Thirteen years after wolves returned to an east German village, its residents have not only overcome age-old fears to live peacefully alongside the predator but even come to enjoy the benefits of its presence.
Nestled in the forested Saxony countryside in the land that bore the storytelling Brothers Grimm, Rietschen boasts a human population of just 3,700 but also the vast majority of the wolves registered in Germany.
"Rietschen has lived with the wolf longer than anywhere else in Germany. Its presence here has now become normal," said Vanessa Ludwig, a biologist at the region's official wolf information office that monitors the animal.
With its vast pine forests and lakes, rich fauna, deer and boar as well as a huge military training site, the Lausitz region, about 200 kilometres (124 miles) south of Berlin, drew the grey wolf back.
Undeterred by the noise of diggers at nearby coal mines or military shots, 13 of the 19 packs—classed as a pair of wolves having had at least one cub—or wolf pairs currently registered in Germany live in this region.
But it wasn't always the case.
All but extinct in Germany in the mid-19th century, the fortunes of the wolf changed when it became one of the species protected under the 1979 Bern Convention, which Germany and most of Europe has ratified.
Nowadays, Europe has nine wolf population zones, including in Scandinavia, the Baltic countries, Poland, Romania, east and southeastern France, Italy and the Iberian Peninsula.
When, however, in 2000, images of a pair together with their cub crossing into Germany from Poland were shown on television, fears harking back to the image of the fairytale figure, the Big Bad Wolf, were aroused.
"Everyone has heard the story of 'Little Red Riding Hood' and the Big Bad Wolf.

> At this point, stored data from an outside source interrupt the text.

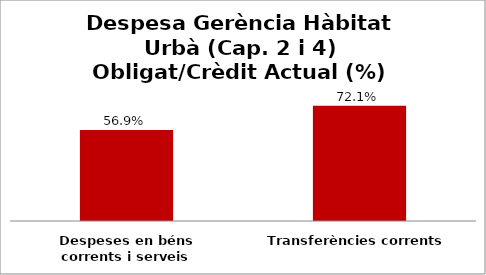
| Category | Series 0 |
|---|---|
| Despeses en béns corrents i serveis | 0.569 |
| Transferències corrents | 0.721 |
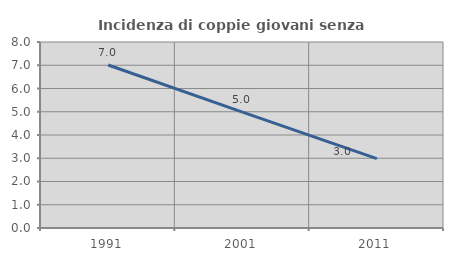
| Category | Incidenza di coppie giovani senza figli |
|---|---|
| 1991.0 | 7.011 |
| 2001.0 | 4.986 |
| 2011.0 | 2.982 |
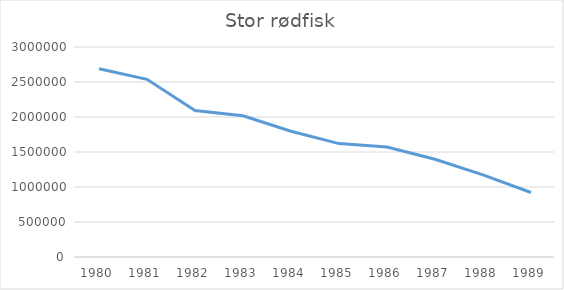
| Category | Series 0 |
|---|---|
| 1980.0 | 2688909 |
| 1981.0 | 2537835 |
| 1982.0 | 2093403 |
| 1983.0 | 2016939 |
| 1984.0 | 1795857 |
| 1985.0 | 1620000 |
| 1986.0 | 1570242 |
| 1987.0 | 1395705 |
| 1988.0 | 1174071 |
| 1989.0 | 921771 |
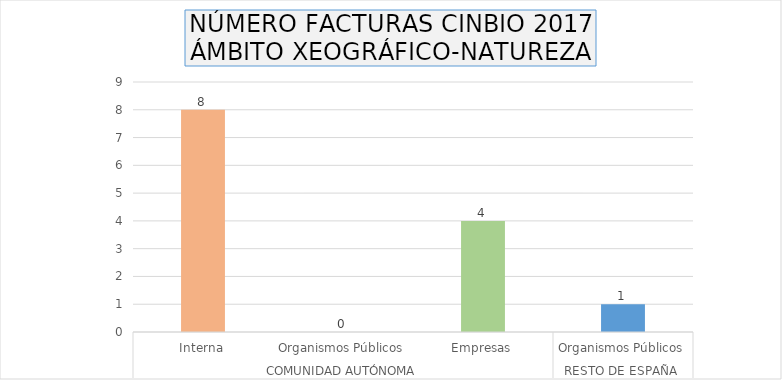
| Category | Series 0 |
|---|---|
| 0 | 8 |
| 1 | 0 |
| 2 | 4 |
| 3 | 1 |
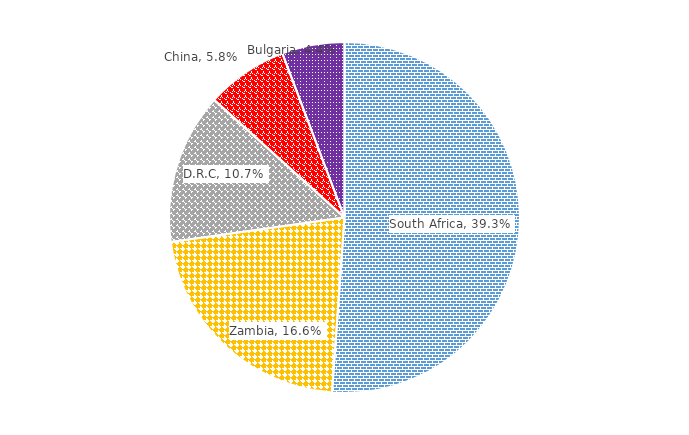
| Category | %Share |
|---|---|
| South Africa | 0.393 |
| Zambia | 0.166 |
| D.R.C | 0.107 |
| China | 0.058 |
| Bulgaria | 0.044 |
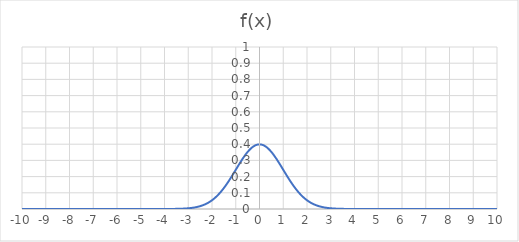
| Category | Series 0 |
|---|---|
| -10.0 | 0 |
| -9.9 | 0 |
| -9.8 | 0 |
| -9.7 | 0 |
| -9.6 | 0 |
| -9.5 | 0 |
| -9.4 | 0 |
| -9.3 | 0 |
| -9.2 | 0 |
| -9.1 | 0 |
| -9.0 | 0 |
| -8.9 | 0 |
| -8.8 | 0 |
| -8.7 | 0 |
| -8.6 | 0 |
| -8.50000000000001 | 0 |
| -8.40000000000001 | 0 |
| -8.30000000000001 | 0 |
| -8.20000000000001 | 0 |
| -8.10000000000001 | 0 |
| -8.00000000000001 | 0 |
| -7.90000000000001 | 0 |
| -7.80000000000001 | 0 |
| -7.70000000000001 | 0 |
| -7.60000000000001 | 0 |
| -7.50000000000001 | 0 |
| -7.40000000000001 | 0 |
| -7.30000000000001 | 0 |
| -7.20000000000001 | 0 |
| -7.10000000000001 | 0 |
| -7.00000000000001 | 0 |
| -6.90000000000001 | 0 |
| -6.80000000000001 | 0 |
| -6.70000000000001 | 0 |
| -6.60000000000001 | 0 |
| -6.50000000000001 | 0 |
| -6.40000000000001 | 0 |
| -6.30000000000001 | 0 |
| -6.20000000000001 | 0 |
| -6.10000000000001 | 0 |
| -6.00000000000001 | 0 |
| -5.90000000000001 | 0 |
| -5.80000000000001 | 0 |
| -5.70000000000002 | 0 |
| -5.60000000000002 | 0 |
| -5.50000000000002 | 0 |
| -5.40000000000002 | 0 |
| -5.30000000000002 | 0 |
| -5.20000000000002 | 0 |
| -5.10000000000002 | 0 |
| -5.00000000000002 | 0 |
| -4.90000000000002 | 0 |
| -4.80000000000002 | 0 |
| -4.70000000000002 | 0 |
| -4.60000000000002 | 0 |
| -4.50000000000002 | 0 |
| -4.40000000000002 | 0 |
| -4.30000000000002 | 0 |
| -4.20000000000002 | 0 |
| -4.10000000000002 | 0 |
| -4.00000000000002 | 0 |
| -3.90000000000002 | 0 |
| -3.80000000000002 | 0 |
| -3.70000000000002 | 0 |
| -3.60000000000002 | 0.001 |
| -3.50000000000002 | 0.001 |
| -3.40000000000002 | 0.001 |
| -3.30000000000002 | 0.002 |
| -3.20000000000002 | 0.002 |
| -3.10000000000002 | 0.003 |
| -3.00000000000002 | 0.004 |
| -2.90000000000003 | 0.006 |
| -2.80000000000003 | 0.008 |
| -2.70000000000003 | 0.01 |
| -2.60000000000003 | 0.014 |
| -2.50000000000003 | 0.018 |
| -2.40000000000003 | 0.022 |
| -2.30000000000003 | 0.028 |
| -2.20000000000003 | 0.035 |
| -2.10000000000003 | 0.044 |
| -2.00000000000003 | 0.054 |
| -1.90000000000003 | 0.066 |
| -1.80000000000003 | 0.079 |
| -1.70000000000003 | 0.094 |
| -1.60000000000003 | 0.111 |
| -1.50000000000003 | 0.13 |
| -1.40000000000003 | 0.15 |
| -1.30000000000003 | 0.171 |
| -1.20000000000003 | 0.194 |
| -1.10000000000003 | 0.218 |
| -1.00000000000003 | 0.242 |
| -0.900000000000031 | 0.266 |
| -0.800000000000029 | 0.29 |
| -0.700000000000029 | 0.312 |
| -0.60000000000003 | 0.333 |
| -0.50000000000003 | 0.352 |
| -0.400000000000031 | 0.368 |
| -0.300000000000029 | 0.381 |
| -0.200000000000029 | 0.391 |
| -0.100000000000041 | 0.397 |
| -4.08562073062058e-14 | 0.399 |
| 0.0999999999999996 | 0.397 |
| 0.199999999999999 | 0.391 |
| 0.300000000000001 | 0.381 |
| 0.4 | 0.368 |
| 0.5 | 0.352 |
| 0.6 | 0.333 |
| 0.699999999999999 | 0.312 |
| 0.800000000000001 | 0.29 |
| 0.9 | 0.266 |
| 1.0 | 0.242 |
| 1.1 | 0.218 |
| 1.2 | 0.194 |
| 1.3 | 0.171 |
| 1.4 | 0.15 |
| 1.5 | 0.13 |
| 1.6 | 0.111 |
| 1.7 | 0.094 |
| 1.8 | 0.079 |
| 1.9 | 0.066 |
| 2.0 | 0.054 |
| 2.1 | 0.044 |
| 2.2 | 0.035 |
| 2.3 | 0.028 |
| 2.4 | 0.022 |
| 2.5 | 0.018 |
| 2.6 | 0.014 |
| 2.7 | 0.01 |
| 2.8 | 0.008 |
| 2.9 | 0.006 |
| 3.0 | 0.004 |
| 3.1 | 0.003 |
| 3.2 | 0.002 |
| 3.3 | 0.002 |
| 3.4 | 0.001 |
| 3.5 | 0.001 |
| 3.6 | 0.001 |
| 3.7 | 0 |
| 3.8 | 0 |
| 3.9 | 0 |
| 4.0 | 0 |
| 4.0999999999999 | 0 |
| 4.1999999999999 | 0 |
| 4.2999999999999 | 0 |
| 4.3999999999999 | 0 |
| 4.4999999999999 | 0 |
| 4.5999999999999 | 0 |
| 4.6999999999999 | 0 |
| 4.7999999999999 | 0 |
| 4.8999999999999 | 0 |
| 4.9999999999999 | 0 |
| 5.0999999999999 | 0 |
| 5.1999999999999 | 0 |
| 5.2999999999999 | 0 |
| 5.3999999999999 | 0 |
| 5.4999999999999 | 0 |
| 5.5999999999999 | 0 |
| 5.6999999999999 | 0 |
| 5.7999999999999 | 0 |
| 5.8999999999999 | 0 |
| 5.9999999999999 | 0 |
| 6.0999999999999 | 0 |
| 6.1999999999999 | 0 |
| 6.2999999999999 | 0 |
| 6.3999999999999 | 0 |
| 6.4999999999999 | 0 |
| 6.5999999999999 | 0 |
| 6.6999999999999 | 0 |
| 6.7999999999999 | 0 |
| 6.8999999999999 | 0 |
| 6.9999999999999 | 0 |
| 7.0999999999999 | 0 |
| 7.1999999999999 | 0 |
| 7.2999999999999 | 0 |
| 7.3999999999999 | 0 |
| 7.4999999999999 | 0 |
| 7.5999999999999 | 0 |
| 7.6999999999999 | 0 |
| 7.7999999999999 | 0 |
| 7.8999999999999 | 0 |
| 7.9999999999999 | 0 |
| 8.0999999999999 | 0 |
| 8.1999999999999 | 0 |
| 8.2999999999999 | 0 |
| 8.3999999999999 | 0 |
| 8.4999999999999 | 0 |
| 8.5999999999999 | 0 |
| 8.6999999999999 | 0 |
| 8.7999999999999 | 0 |
| 8.8999999999999 | 0 |
| 8.9999999999999 | 0 |
| 9.0999999999999 | 0 |
| 9.1999999999999 | 0 |
| 9.2999999999999 | 0 |
| 9.3999999999999 | 0 |
| 9.4999999999999 | 0 |
| 9.5999999999999 | 0 |
| 9.6999999999999 | 0 |
| 9.7999999999999 | 0 |
| 9.8999999999999 | 0 |
| 9.9999999999999 | 0 |
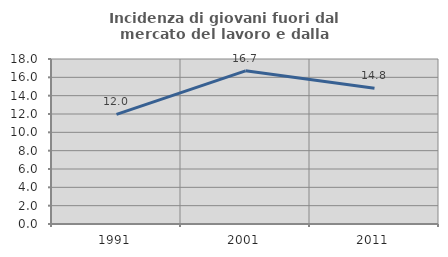
| Category | Incidenza di giovani fuori dal mercato del lavoro e dalla formazione  |
|---|---|
| 1991.0 | 11.962 |
| 2001.0 | 16.711 |
| 2011.0 | 14.804 |
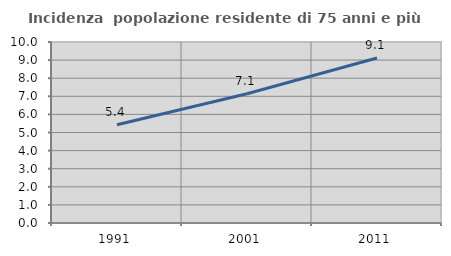
| Category | Incidenza  popolazione residente di 75 anni e più |
|---|---|
| 1991.0 | 5.43 |
| 2001.0 | 7.142 |
| 2011.0 | 9.117 |
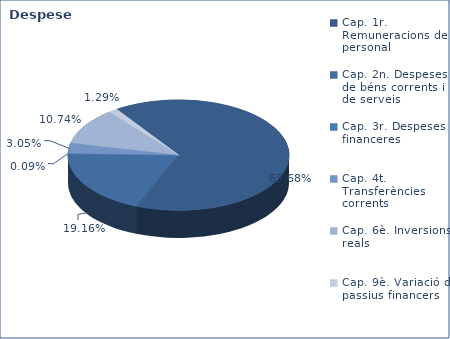
| Category | Series 0 |
|---|---|
| Cap. 1r. Remuneracions de personal | 208402149 |
| Cap. 2n. Despeses de béns corrents i de serveis | 60789311 |
| Cap. 3r. Despeses financeres | 278500 |
| Cap. 4t. Transferències corrents | 9682634 |
| Cap. 6è. Inversions reals | 34077016 |
| Cap. 9è. Variació de passius financers | 4082550 |

It stays with you," Jana Endel, a ranger from the information office, said, recalling heated community meetings about the wolf's return.
"People feared they would reproduce," she said, adding most were unaware that the animal leaves its parents between the ages of one and two to go in search of its own territory elsewhere.
"We had quite simply forgotten how to live with the wolf," she commented.
To allay fears, the information office and their counterparts from the LUPUS observatory of wild fauna organised hundreds of meetings to pass on information.
Today locals are aware that wolves pose no danger to humans—no one in Rietschen has been attacked by one of the animals in 13 years.
Sheep and goats have on the other hand fallen prey, with around 50 attacked in the region in 2012.
But, paradoxically, a farmer who lost 33 animals in two attacks in 2002 helped calm the waters by passing on his expert knowledge and experience in security matters to others, Endel said.
Farmers also benefit from subsidies to erect electric fences.
Having come to be known as "Wolf Town", Rietschen has reaped the benefits of its association with the animal too, using it as a marketing tool to attract tourists who track wolves on foot or by bicycle.
"The wolf has brought us more than it has damaged us," mayor Ralf Brehmer said.
Nevertheless, even if the wolf is no longer the main talking point among villagers, it still has opponents. "Some hunters complain that they eat their game," he added.
And some desire their pelts to the extent of killing the animals for them, with three such cases reported in the region since 2000 where the perpetrators have not been tracked down.
While the wolf population remains on its guard, few people can boast to ever having come across one of them. "That would be like having all six numbers come up in the lottery!" the mayor said.
But the wolf makes its discreet presence felt by what has to be cleaned up from the pavements of Rietschen the morning after its night-time prowls.